Luteolin-6-C-glucoside, orientin, rhoifolin, and pilloin were unique components in SHQP. Previous literature has shown that orientin exhibits antibacterial effects and can inhibit the growth of Staphylococcus aureus [47]. Although both rhoifolin and pillion have shown anti-inflammatory effects, their mechanisms are different. Rhoifolin inhibits the secretion of inflammatory factors and inhibits the expression of IKKβ and IκBα in the NF-κB signaling pathway [48,49]. Additionally, it can repair liver and kidney damage in mice with acute inflammation, treat rheumatoid arthritis, and exert anti-pancreatic cancer effects [50]. Pilloin inhibits the production of inflammatory molecules in macrophages and downregulates inflammatory cytokines, thus showing good anti-inflammatory activity both in vitro and in vivo [51]. However, we found no pharmacological studies related to luteolin-6-C-glucoside.

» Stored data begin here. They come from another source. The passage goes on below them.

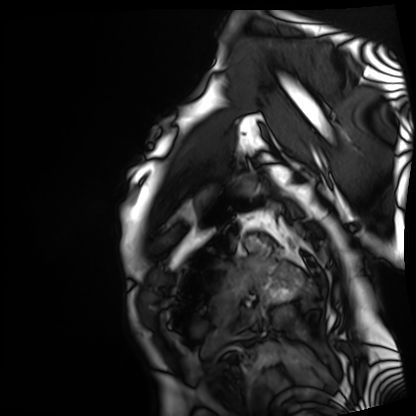
Cardiac MRI. Subject group: patient.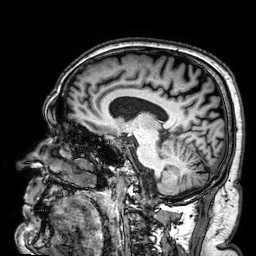
3 Tesla brain MRI. Series: 3D T1-weighted. Study: ring-enhancing brain masses.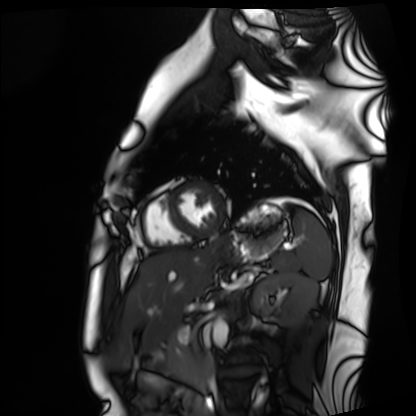
modality = cardiac MRI | subject group = healthy volunteer.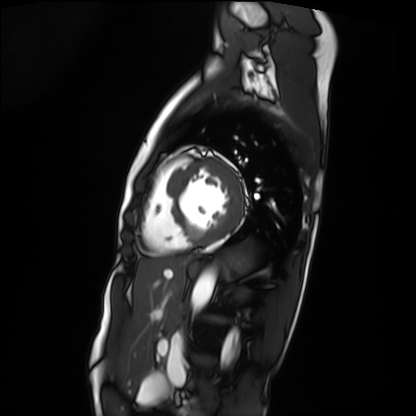
Cardiac MRI. Subject group: patient.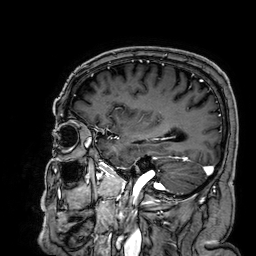
modality=3 Tesla brain MRI | series=3D T1-weighted | study=ring-enhancing brain masses.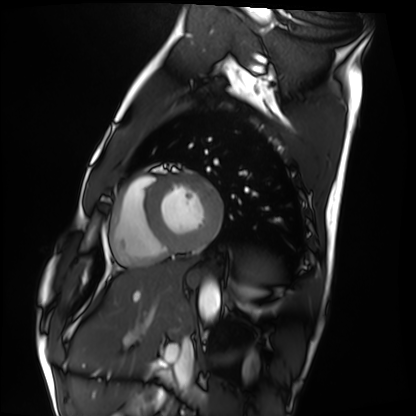
Cardiac MRI.
Subject group: healthy volunteer.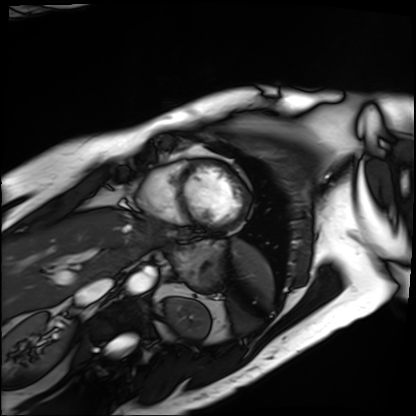
Summary: Cardiac MRI. Subject group: patient.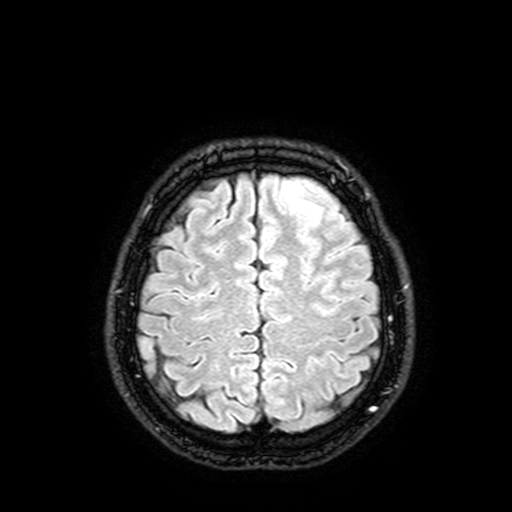
3 Tesla brain MRI. Series: FLAIR with SPAIR, 3 mm. Study: ring-enhancing brain masses.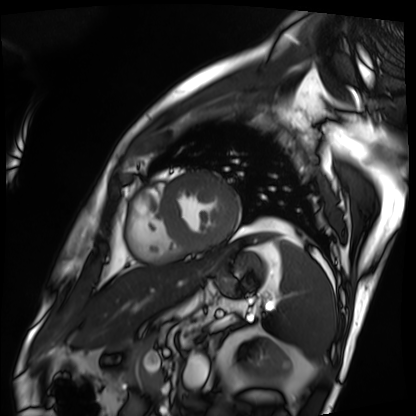
Cardiac MRI.
Subject group: patient.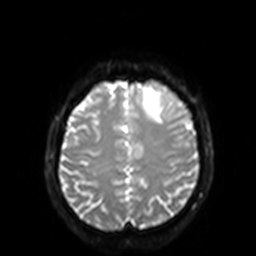
3 Tesla brain MRI. Series: diffusion-weighted imaging with SENSE (WIP). Study: ring-enhancing brain masses.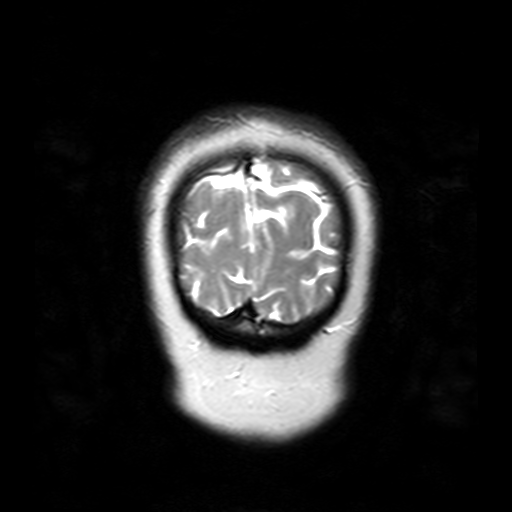
3 Tesla brain MRI. Series: T2-weighted turbo spin echo with SENSE. Study: ring-enhancing brain masses.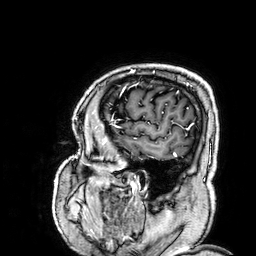
3 Tesla brain MRI. Series: 3D T1-weighted. Study: ring-enhancing brain masses.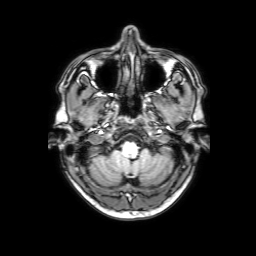
Case:
* modality: 3 Tesla brain MRI
* series: 3D T1-weighted with SENSE
* study: ring-enhancing brain masses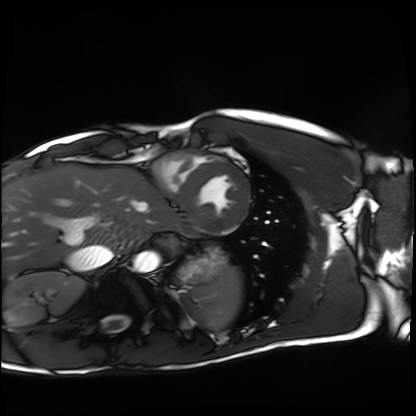
• modality · cardiac MRI
• subject group · healthy volunteer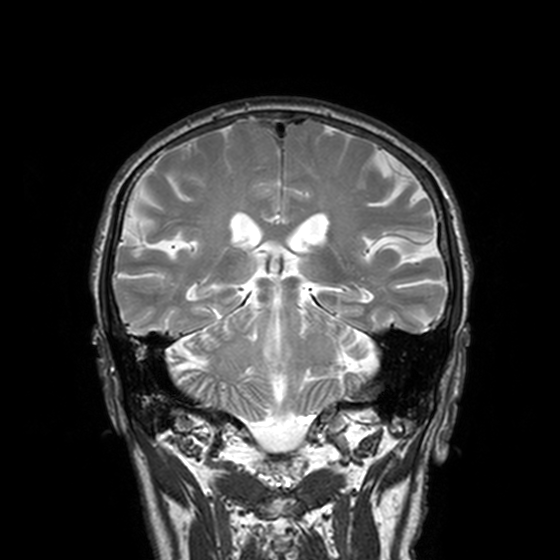
Q: What kind of scan is this?
A: 3 Tesla brain MRI.
Study: ring-enhancing brain masses.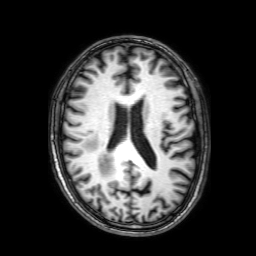
3 Tesla brain MRI.
Series: 3D T1-weighted with SENSE.
Study: ring-enhancing brain masses.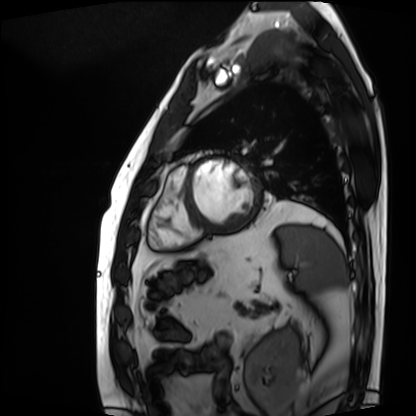
Q: What kind of scan is this?
A: Cardiac MRI.
Subject group: patient.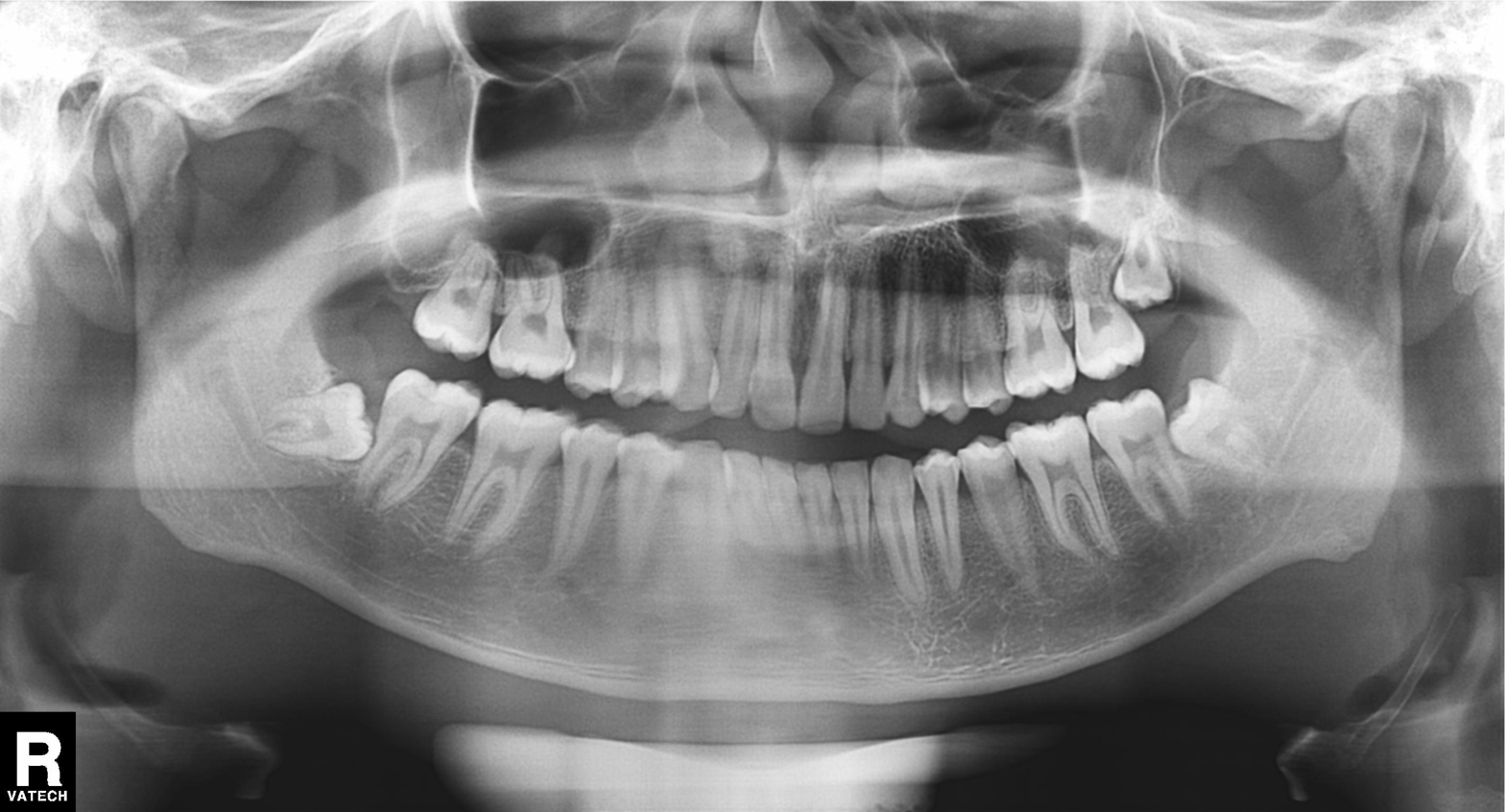
Q: What kind of scan is this?
A: Panoramic dental radiograph (orthopantomogram).
Q: What is the radiographic finding?
A: Tooth impaction.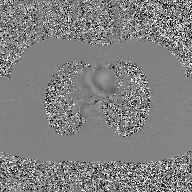
2D phase-contrast cine MRI of the ascending aorta, GAN super-resolution reconstruction.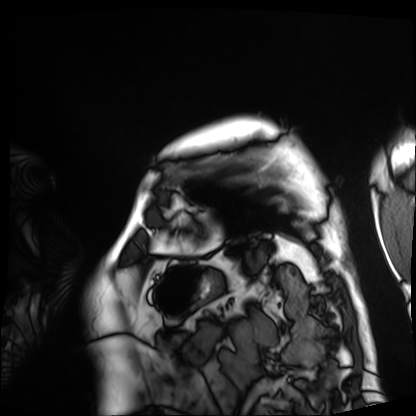
Cardiac MRI.
Subject group: patient.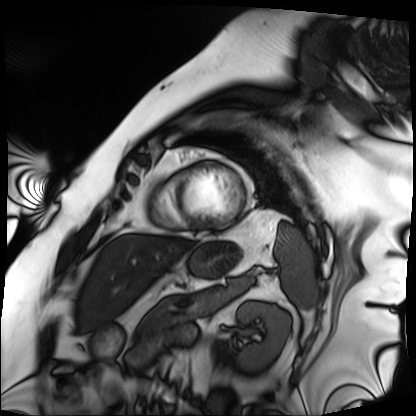
Cardiac MRI. Subject group: patient.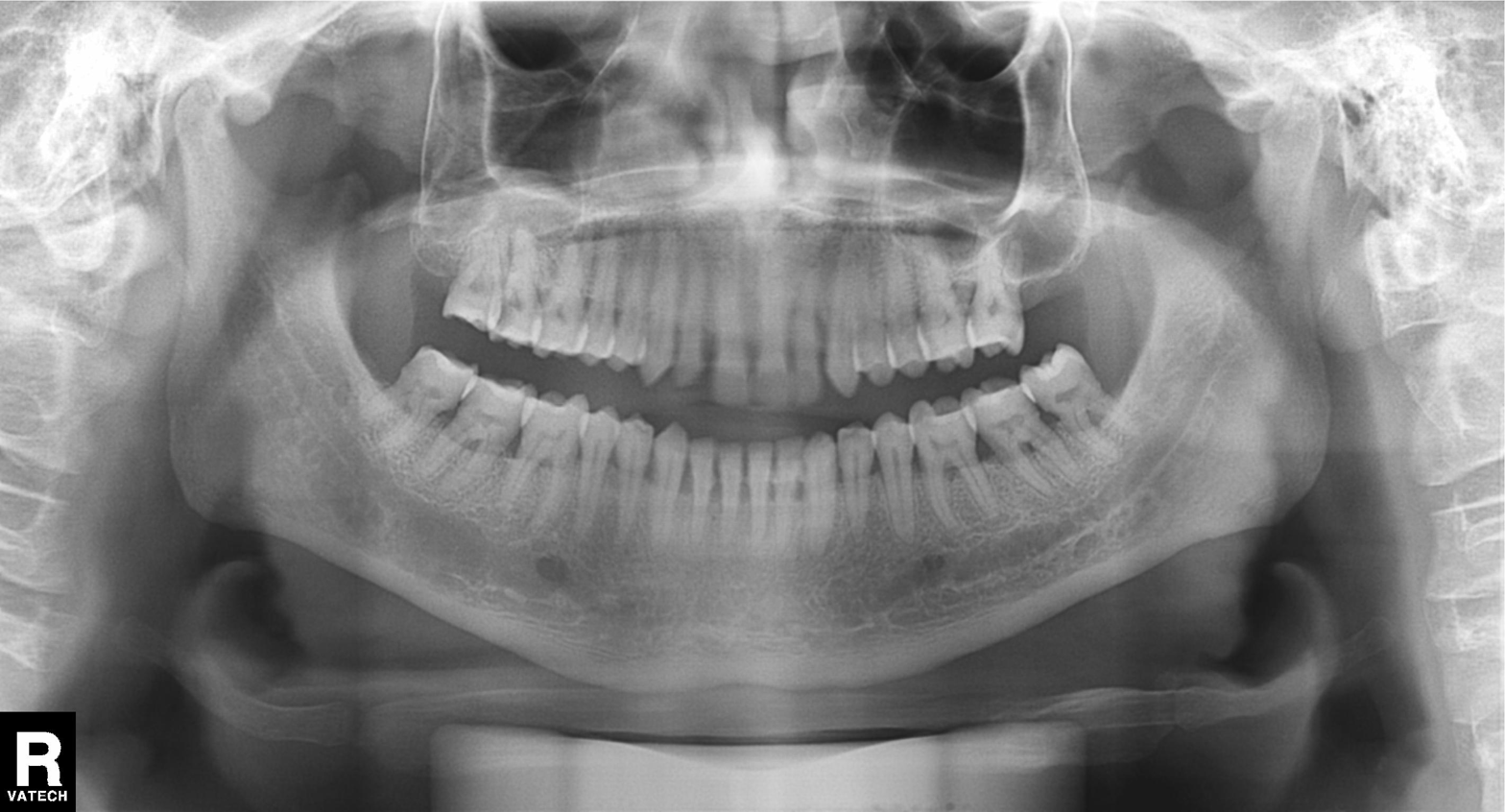
Panoramic dental radiograph (orthopantomogram). Finding: dental caries (cavities).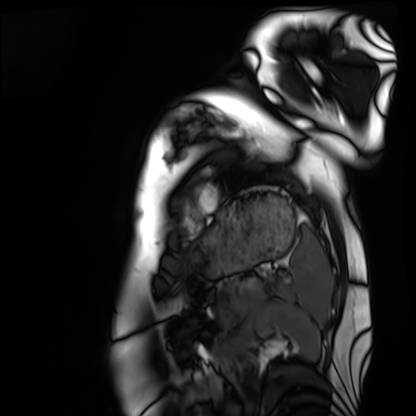
Cardiac MRI.
Subject group: healthy volunteer.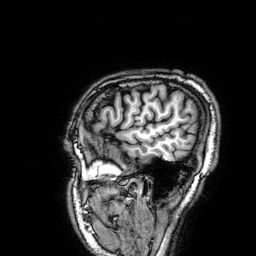
Q: What kind of scan is this?
A: 3 Tesla brain MRI.
Study: ring-enhancing brain masses.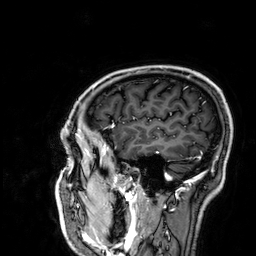
Clinical context: 3 Tesla brain MRI. Series: 3D T1-weighted. Study: ring-enhancing brain masses.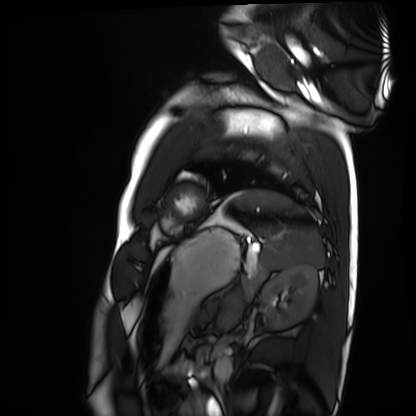
Cardiac MRI.
Subject group: healthy volunteer.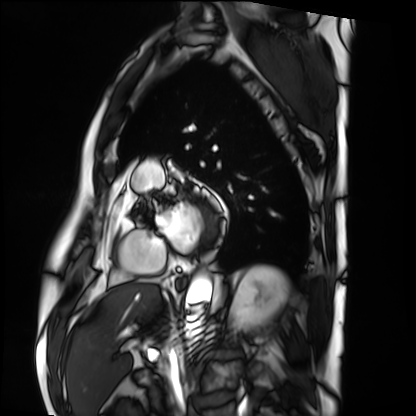
Case:
– modality — cardiac MRI
– subject group — patient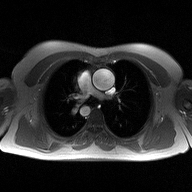
Case summary:
2D phase-contrast cine MRI of the ascending aorta, high-resolution GRAPPA acquisition.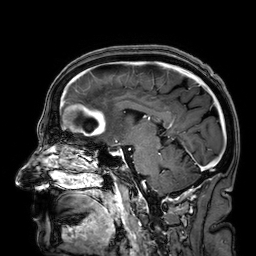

GQP has been reported to be mainly used for breaking Qi and resolving stagnation, while SHQP is mainly used for regulating both the liver and Qi [28]. The above studies prove that the pharmacological activities and action mechanisms of the different components in both GQP and SHQP are different. These may be the reasons for the differences in the clinical efficacy of GQP and SHQP. This research can provide a reference for the establishment of different grade standards of CRPV or establish identification methods for Chinese patent medicines with different CRPV as raw materials, while also helping with their clinical development as a precision medicine. More studies on the pharmacological efficacy should be carried out in the future, thus helping to formulate more reasonable quality standards for CRPV and guide its clinical use as a precision drug.